She said Mater Dei has a current annual operational gap of more than $1 million, "which we cannot bridge."

"We concluded that further cuts would only compromise the quality of education for which Mater Dei Prep is known. The steady decline in enrollment, along with increasing expenses and the ongoing financial assistance we provide to our families has made this closure unavoidable.”

Mater Dei was actually supposed to close in 2014-15, but a group of parents and alumni lobbied the Diocese of Trenton to keep it open. To save the school, Mater Dei was converted into an independent 501(c) non-profit corporation and an ambitious fundraising campaign raised over $1.5 million dollars to keep its doors open.

"However, the subsequent years saw further declines in applications and enrollment," said McLaughlin. "Those factors and declines in fundraising were exacerbated by the COVID-19 pandemic. Mater Dei Prep proudly stepped up and met those challenges, but the combination of higher costs, fewer students and demographic trends created structural operating losses."

Mater Dei Prep first opened in 1961 and more than 8,000 young men and women have graduated from here; the school called its students "sons and daughters of Monmouth County."

According to the National Catholic Educational Association, almost 1,000 elementary and secondary Catholic schools have closed across the country since 2009. In New Jersey, where many Catholics in America live, more than 100 Catholic schools have closed in the past 20 years.

Some nearby Catholic schools that have shuttered are Mother Seton Academy in Howell and Holy Innocents School in Neptune. Saint Joseph High School in Hammonton, a South Jersey football powerhouse, also closed its doors.

"All of them resulting from similar enrollment and revenue challenges faced by Mater Dei Prep," said McLaughlin. “Mater Dei Prep is proud of its service to the community through six decades, maintaining the highest standards of Catholic education. This has been a painful and difficult decision for everyone involved. We are heartened knowing the positive impact Mater Dei Prep has made in the lives of our current and former students, their families and alumni."

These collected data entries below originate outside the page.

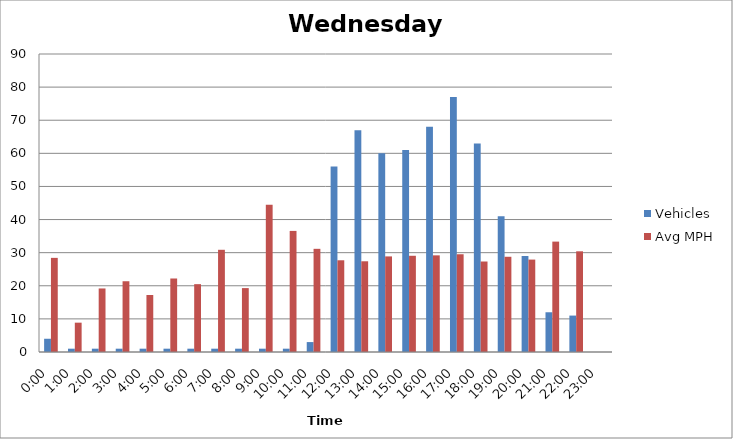
| Category | Vehicles | Avg MPH |
|---|---|---|
| 0:00 | 4 | 28.43 |
| 1:00 | 1 | 8.86 |
| 2:00 | 1 | 19.19 |
| 3:00 | 1 | 21.37 |
| 4:00 | 1 | 17.22 |
| 5:00 | 1 | 22.2 |
| 6:00 | 1 | 20.49 |
| 7:00 | 1 | 30.87 |
| 8:00 | 1 | 19.3 |
| 9:00 | 1 | 44.47 |
| 10:00 | 1 | 36.57 |
| 11:00 | 3 | 31.16 |
| 12:00 | 56 | 27.7 |
| 13:00 | 67 | 27.4 |
| 14:00 | 60 | 28.87 |
| 15:00 | 61 | 29.06 |
| 16:00 | 68 | 29.19 |
| 17:00 | 77 | 29.52 |
| 18:00 | 63 | 27.33 |
| 19:00 | 41 | 28.76 |
| 20:00 | 29 | 27.91 |
| 21:00 | 12 | 33.34 |
| 22:00 | 11 | 30.41 |
| 23:00 | 0 | 0 |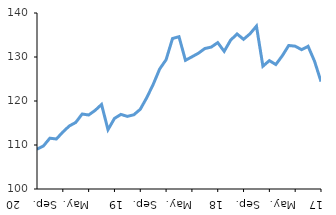
| Category | Series 0 |
|---|---|
| 2017-01-01 | 109.031 |
| 2017-02-01 | 109.788 |
| 2017-03-01 | 111.55 |
| 2017-04-01 | 111.362 |
| 2017-05-01 | 112.944 |
| 2017-06-01 | 114.32 |
| 2017-07-01 | 115.124 |
| 2017-08-01 | 117.046 |
| 2017-09-01 | 116.816 |
| 2017-10-01 | 117.861 |
| 2017-11-01 | 119.208 |
| 2017-12-01 | 113.48 |
| 2018-01-01 | 116.038 |
| 2018-02-01 | 116.953 |
| 2018-03-01 | 116.504 |
| 2018-04-01 | 116.869 |
| 2018-05-01 | 118.118 |
| 2018-06-01 | 120.744 |
| 2018-07-01 | 123.761 |
| 2018-08-01 | 127.259 |
| 2018-09-01 | 129.385 |
| 2018-10-01 | 134.208 |
| 2018-11-01 | 134.611 |
| 2018-12-01 | 129.245 |
| 2019-01-01 | 130.043 |
| 2019-02-01 | 130.852 |
| 2019-03-01 | 131.925 |
| 2019-04-01 | 132.255 |
| 2019-05-01 | 133.269 |
| 2019-06-01 | 131.284 |
| 2019-07-01 | 133.835 |
| 2019-08-01 | 135.234 |
| 2019-09-01 | 134.016 |
| 2019-10-01 | 135.275 |
| 2019-11-01 | 137.019 |
| 2019-12-01 | 127.908 |
| 2020-01-01 | 129.176 |
| 2020-02-01 | 128.295 |
| 2020-03-01 | 130.267 |
| 2020-04-01 | 132.621 |
| 2020-05-01 | 132.456 |
| 2020-06-01 | 131.662 |
| 2020-07-01 | 132.429 |
| 2020-08-01 | 129.037 |
| 2020-09-01 | 124.424 |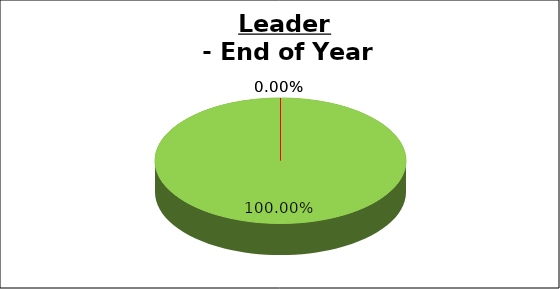
| Category | Q4 |
|---|---|
| Green | 1 |
| Amber | 0 |
| Red | 0 |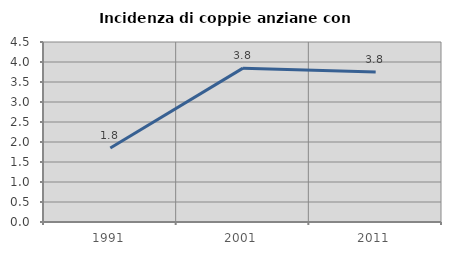
| Category | Incidenza di coppie anziane con figli |
|---|---|
| 1991.0 | 1.849 |
| 2001.0 | 3.846 |
| 2011.0 | 3.75 |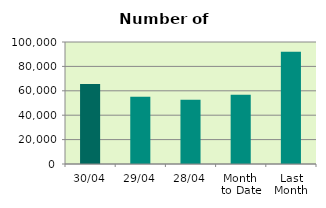
| Category | Series 0 |
|---|---|
| 30/04 | 65602 |
| 29/04 | 55140 |
| 28/04 | 52644 |
| Month 
to Date | 56719.3 |
| Last
Month | 92104.455 |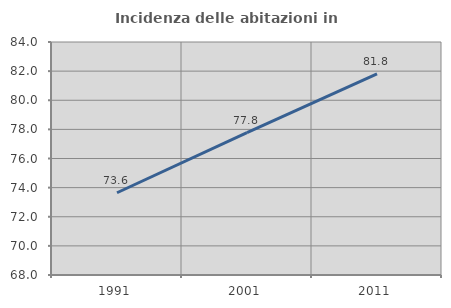
| Category | Incidenza delle abitazioni in proprietà  |
|---|---|
| 1991.0 | 73.649 |
| 2001.0 | 77.778 |
| 2011.0 | 81.818 |

"After 61 years of providing academic excellence to Monmouth County and the diocese of Trenton, Mater Dei Prep High School will be closing its doors at the completion of the academic year in June 2022," said Mater Dei in a post Monday night on its Facebook page. "All classes, athletic team schedules, guidance and extracurricular activities will continue in full force through the end of the current academic year."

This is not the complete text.